REQUIRED WORK » Only one span of the listing below is wanted: the lines from the one with "0.03 | 0.29 |" through the one with "0.083 | 0.1 |", reproduced exactly, both ends kept.
=== DATASET RECORDS ===
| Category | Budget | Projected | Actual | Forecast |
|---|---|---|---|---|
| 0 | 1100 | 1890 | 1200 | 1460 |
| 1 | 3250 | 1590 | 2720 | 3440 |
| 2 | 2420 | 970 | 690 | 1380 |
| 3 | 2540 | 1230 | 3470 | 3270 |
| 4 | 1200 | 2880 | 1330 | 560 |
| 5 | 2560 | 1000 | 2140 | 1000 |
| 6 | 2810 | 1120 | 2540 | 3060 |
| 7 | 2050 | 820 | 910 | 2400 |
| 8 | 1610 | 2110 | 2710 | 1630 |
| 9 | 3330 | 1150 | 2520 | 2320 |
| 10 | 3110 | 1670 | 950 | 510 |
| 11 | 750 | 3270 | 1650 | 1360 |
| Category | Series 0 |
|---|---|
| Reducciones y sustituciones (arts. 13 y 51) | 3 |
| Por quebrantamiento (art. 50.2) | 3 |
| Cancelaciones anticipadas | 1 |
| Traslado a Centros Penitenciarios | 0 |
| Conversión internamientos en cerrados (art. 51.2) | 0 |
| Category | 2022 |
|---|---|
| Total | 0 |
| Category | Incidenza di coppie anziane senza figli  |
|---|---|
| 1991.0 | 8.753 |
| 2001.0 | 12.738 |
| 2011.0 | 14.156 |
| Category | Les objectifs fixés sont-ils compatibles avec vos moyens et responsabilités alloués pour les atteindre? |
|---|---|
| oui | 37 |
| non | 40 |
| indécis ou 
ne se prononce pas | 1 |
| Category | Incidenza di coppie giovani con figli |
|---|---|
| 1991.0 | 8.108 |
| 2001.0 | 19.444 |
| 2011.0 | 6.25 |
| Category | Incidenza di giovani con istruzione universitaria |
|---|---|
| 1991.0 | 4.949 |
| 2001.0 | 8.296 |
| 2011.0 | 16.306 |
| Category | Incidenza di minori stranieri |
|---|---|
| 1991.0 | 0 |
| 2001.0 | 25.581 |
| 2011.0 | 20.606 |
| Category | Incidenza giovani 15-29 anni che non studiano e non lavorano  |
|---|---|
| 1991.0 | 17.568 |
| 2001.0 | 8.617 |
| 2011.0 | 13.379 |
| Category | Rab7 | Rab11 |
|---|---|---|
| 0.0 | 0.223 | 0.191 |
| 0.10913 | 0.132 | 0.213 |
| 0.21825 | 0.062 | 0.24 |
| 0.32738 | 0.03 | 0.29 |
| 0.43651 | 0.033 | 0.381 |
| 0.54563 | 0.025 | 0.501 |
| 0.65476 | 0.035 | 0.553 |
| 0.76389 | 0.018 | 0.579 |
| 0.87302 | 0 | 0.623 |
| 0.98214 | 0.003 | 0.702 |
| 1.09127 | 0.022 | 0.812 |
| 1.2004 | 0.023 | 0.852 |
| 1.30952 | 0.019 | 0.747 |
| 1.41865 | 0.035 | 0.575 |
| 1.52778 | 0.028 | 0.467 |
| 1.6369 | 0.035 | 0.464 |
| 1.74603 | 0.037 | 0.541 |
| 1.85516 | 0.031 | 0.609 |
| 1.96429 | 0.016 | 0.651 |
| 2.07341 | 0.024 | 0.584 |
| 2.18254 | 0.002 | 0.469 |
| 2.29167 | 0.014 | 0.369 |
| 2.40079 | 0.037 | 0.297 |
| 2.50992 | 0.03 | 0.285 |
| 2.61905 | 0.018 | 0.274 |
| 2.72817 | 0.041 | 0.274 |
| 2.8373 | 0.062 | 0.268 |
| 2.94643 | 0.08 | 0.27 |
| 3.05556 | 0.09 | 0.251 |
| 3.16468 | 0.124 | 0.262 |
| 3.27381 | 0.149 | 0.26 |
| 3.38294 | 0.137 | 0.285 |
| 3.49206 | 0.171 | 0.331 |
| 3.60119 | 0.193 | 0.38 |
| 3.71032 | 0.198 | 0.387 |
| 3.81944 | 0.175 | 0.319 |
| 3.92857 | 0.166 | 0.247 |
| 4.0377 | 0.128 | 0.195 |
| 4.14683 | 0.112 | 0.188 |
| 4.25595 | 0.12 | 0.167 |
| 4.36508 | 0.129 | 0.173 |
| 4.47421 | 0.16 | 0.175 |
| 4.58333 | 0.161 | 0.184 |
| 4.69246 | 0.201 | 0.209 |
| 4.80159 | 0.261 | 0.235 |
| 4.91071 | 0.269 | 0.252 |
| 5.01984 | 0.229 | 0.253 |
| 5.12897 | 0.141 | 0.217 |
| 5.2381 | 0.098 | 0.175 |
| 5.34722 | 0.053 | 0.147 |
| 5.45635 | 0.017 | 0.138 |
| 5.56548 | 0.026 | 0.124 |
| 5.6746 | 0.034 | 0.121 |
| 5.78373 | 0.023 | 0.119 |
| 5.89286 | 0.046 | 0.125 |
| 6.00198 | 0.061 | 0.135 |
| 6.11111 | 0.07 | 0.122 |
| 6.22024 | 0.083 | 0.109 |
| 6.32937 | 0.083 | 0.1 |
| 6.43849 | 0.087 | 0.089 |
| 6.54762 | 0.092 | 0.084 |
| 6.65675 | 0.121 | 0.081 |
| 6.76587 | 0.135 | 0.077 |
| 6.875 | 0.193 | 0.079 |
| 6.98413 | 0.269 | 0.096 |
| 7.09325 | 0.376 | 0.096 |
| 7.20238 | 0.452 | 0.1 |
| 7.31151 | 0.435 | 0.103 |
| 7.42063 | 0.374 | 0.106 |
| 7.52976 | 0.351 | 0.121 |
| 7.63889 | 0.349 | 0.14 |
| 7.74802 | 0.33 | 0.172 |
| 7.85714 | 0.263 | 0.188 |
===
PROBLEM SOLUTION »
| 0.32738 | 0.03 | 0.29 |
| 0.43651 | 0.033 | 0.381 |
| 0.54563 | 0.025 | 0.501 |
| 0.65476 | 0.035 | 0.553 |
| 0.76389 | 0.018 | 0.579 |
| 0.87302 | 0 | 0.623 |
| 0.98214 | 0.003 | 0.702 |
| 1.09127 | 0.022 | 0.812 |
| 1.2004 | 0.023 | 0.852 |
| 1.30952 | 0.019 | 0.747 |
| 1.41865 | 0.035 | 0.575 |
| 1.52778 | 0.028 | 0.467 |
| 1.6369 | 0.035 | 0.464 |
| 1.74603 | 0.037 | 0.541 |
| 1.85516 | 0.031 | 0.609 |
| 1.96429 | 0.016 | 0.651 |
| 2.07341 | 0.024 | 0.584 |
| 2.18254 | 0.002 | 0.469 |
| 2.29167 | 0.014 | 0.369 |
| 2.40079 | 0.037 | 0.297 |
| 2.50992 | 0.03 | 0.285 |
| 2.61905 | 0.018 | 0.274 |
| 2.72817 | 0.041 | 0.274 |
| 2.8373 | 0.062 | 0.268 |
| 2.94643 | 0.08 | 0.27 |
| 3.05556 | 0.09 | 0.251 |
| 3.16468 | 0.124 | 0.262 |
| 3.27381 | 0.149 | 0.26 |
| 3.38294 | 0.137 | 0.285 |
| 3.49206 | 0.171 | 0.331 |
| 3.60119 | 0.193 | 0.38 |
| 3.71032 | 0.198 | 0.387 |
| 3.81944 | 0.175 | 0.319 |
| 3.92857 | 0.166 | 0.247 |
| 4.0377 | 0.128 | 0.195 |
| 4.14683 | 0.112 | 0.188 |
| 4.25595 | 0.12 | 0.167 |
| 4.36508 | 0.129 | 0.173 |
| 4.47421 | 0.16 | 0.175 |
| 4.58333 | 0.161 | 0.184 |
| 4.69246 | 0.201 | 0.209 |
| 4.80159 | 0.261 | 0.235 |
| 4.91071 | 0.269 | 0.252 |
| 5.01984 | 0.229 | 0.253 |
| 5.12897 | 0.141 | 0.217 |
| 5.2381 | 0.098 | 0.175 |
| 5.34722 | 0.053 | 0.147 |
| 5.45635 | 0.017 | 0.138 |
| 5.56548 | 0.026 | 0.124 |
| 5.6746 | 0.034 | 0.121 |
| 5.78373 | 0.023 | 0.119 |
| 5.89286 | 0.046 | 0.125 |
| 6.00198 | 0.061 | 0.135 |
| 6.11111 | 0.07 | 0.122 |
| 6.22024 | 0.083 | 0.109 |
| 6.32937 | 0.083 | 0.1 |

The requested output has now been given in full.